HPHC market map study for U.S. machine-made cigars – Part 2: Predictive models

MORTON M.J.; WAGNER K.A.; OLEGARIO R.M.; BAKER L.L.; SMITH J.H.
Altria Client Services LLC, Richmond, VA 23219, U.S.A.

Market map studies have been used in the cigarette industry for many years to aid in the characterization of the marketplace. These studies provide comparative values and predictive models for aiding in the assessment of other products. However, the characterization of the physical properties and smoke and filler harmful and potentially harmful constituents (HPHCs) of cigars has been much more limited than with cigarettes.

We examined the physical properties and the filler and smoke HPHCs of 24 machine-made cigars from the U.S. marketplace. The goal was to establish HPHC ranges for filler and smoke yields and to develop predictive relationships to estimate smoke yields of cigars not included in this study.

Products were smoked using the CORESTA, ISO, and Intense smoking regimes for the constituents on the FDA abbreviated HPHC list for cigarettes. The cigars were also tested for each of the filler constituents on the FDA abbreviated HPHC list for cigarettes. Cigars show much greater variability in weight and resistance to draw than cigarettes and that variation is reflected in much greater variability in smoke yields than is seen with cigarettes.

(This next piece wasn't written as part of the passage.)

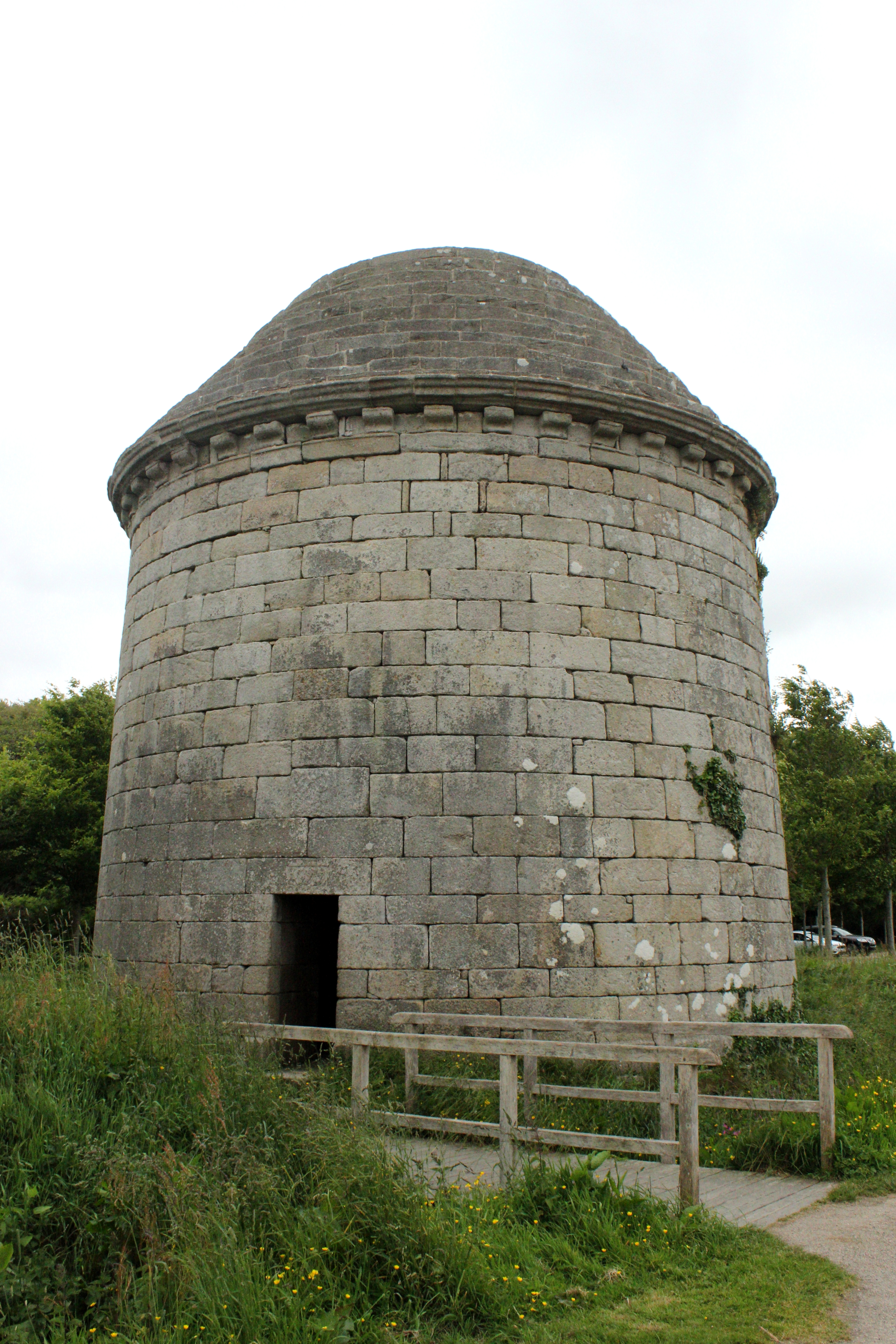 Vue extérieure du colombier du Château de Kerjean

The relative variability of smoke HPHCs and the product yield orderings are similar with all three smoking regimes. Filler HPHCs are less variable than smoke HPHCs. The smoke HPHCs are correlated to the overall yields of the products as measured by TPM, tar, or carbon monoxide yields. Many of the smoke yield correlations are further improved by taking the tobacco filler HPHCs into account.

This work is discussed in a two-part presentation. Part 1 focuses on the description of the products and the inherent variability of cigars. Part 2 focuses on predictive models.